◆ EXERCISE REQUIREMENTS
Only the tail of the listing is wanted: the line containing "Les nouvelles cloches" and all after it, repeated exactly, pictures omitted.

◆ INFORMATION PROVIDED
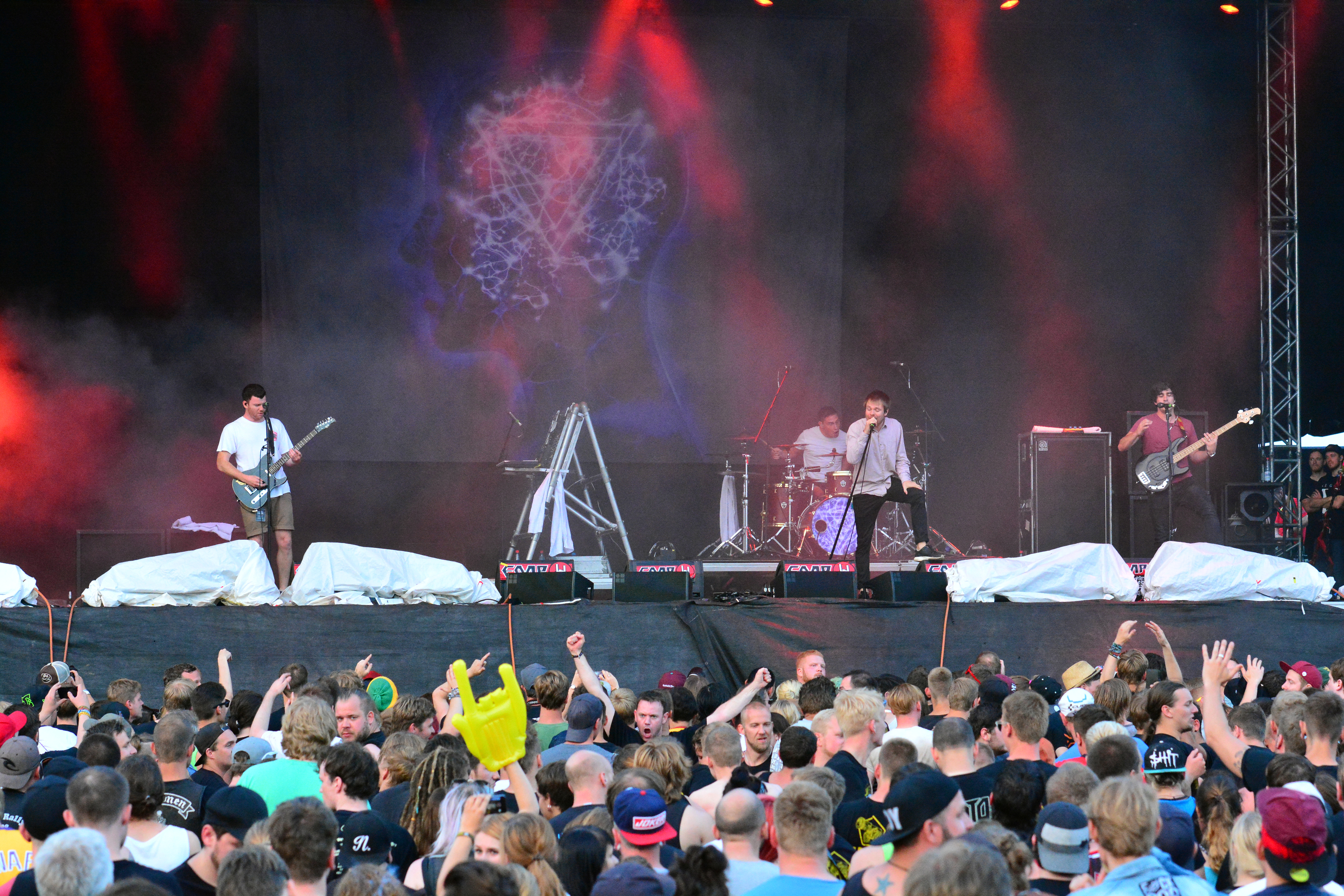 Enter Shikari beim Reload Festival 2015
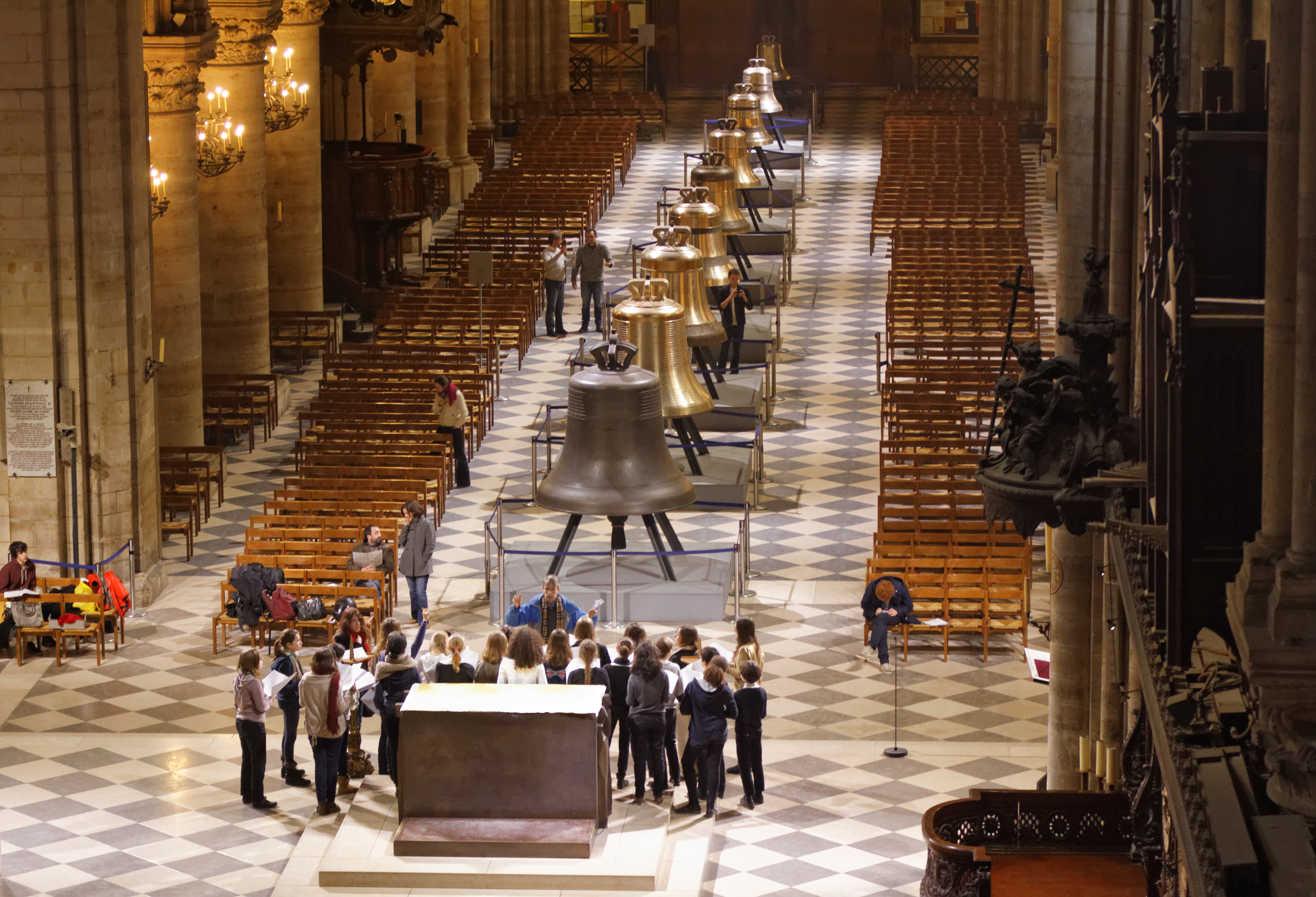 Les nouvelles cloches de la cathédrale Notre-Dame de Paris exposées au public dans la nef du 2 au 25 février 2013 avant leur installation dans les tours du monument.
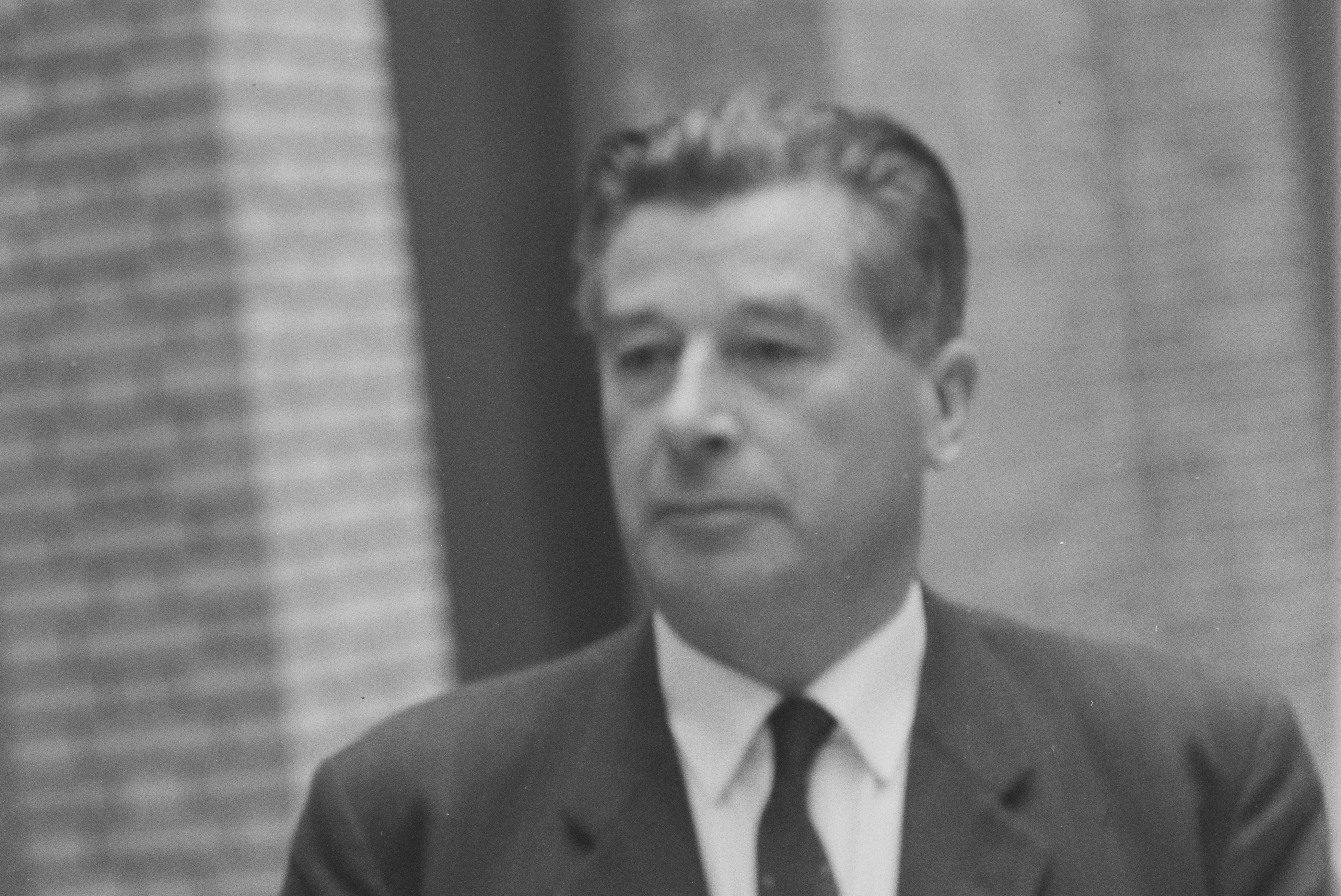 Bildet er hentet fra Arkivverket. Regjeringen Lyngs siste dag, fra debatten i Stortinget Arkivinstitusjon : Riksarkivet Arkivnavn : Billedbladet NÅ Sted : Norge, Oslo, Oslo, Stortinget Emneord: Regjeringer, Lyng Avbildet: Bernt Ingvaldsen
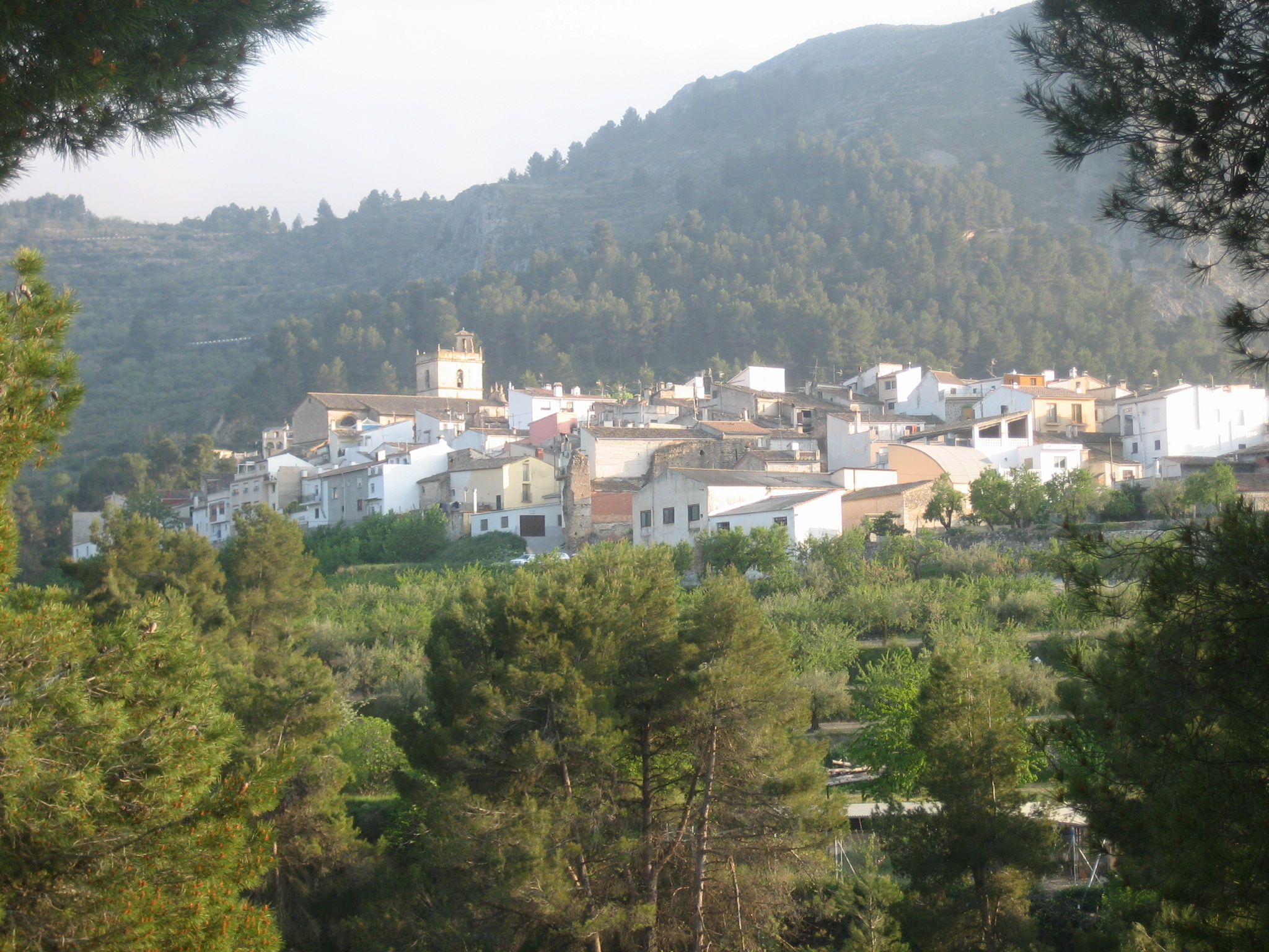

◆ SOLVED EXERCISE
 Les nouvelles cloches de la cathédrale Notre-Dame de Paris exposées au public dans la nef du 2 au 25 février 2013 avant leur installation dans les tours du monument.
 Bildet er hentet fra Arkivverket. Regjeringen Lyngs siste dag, fra debatten i Stortinget Arkivinstitusjon : Riksarkivet Arkivnavn : Billedbladet NÅ Sted : Norge, Oslo, Oslo, Stortinget Emneord: Regjeringer, Lyng Avbildet: Bernt Ingvaldsen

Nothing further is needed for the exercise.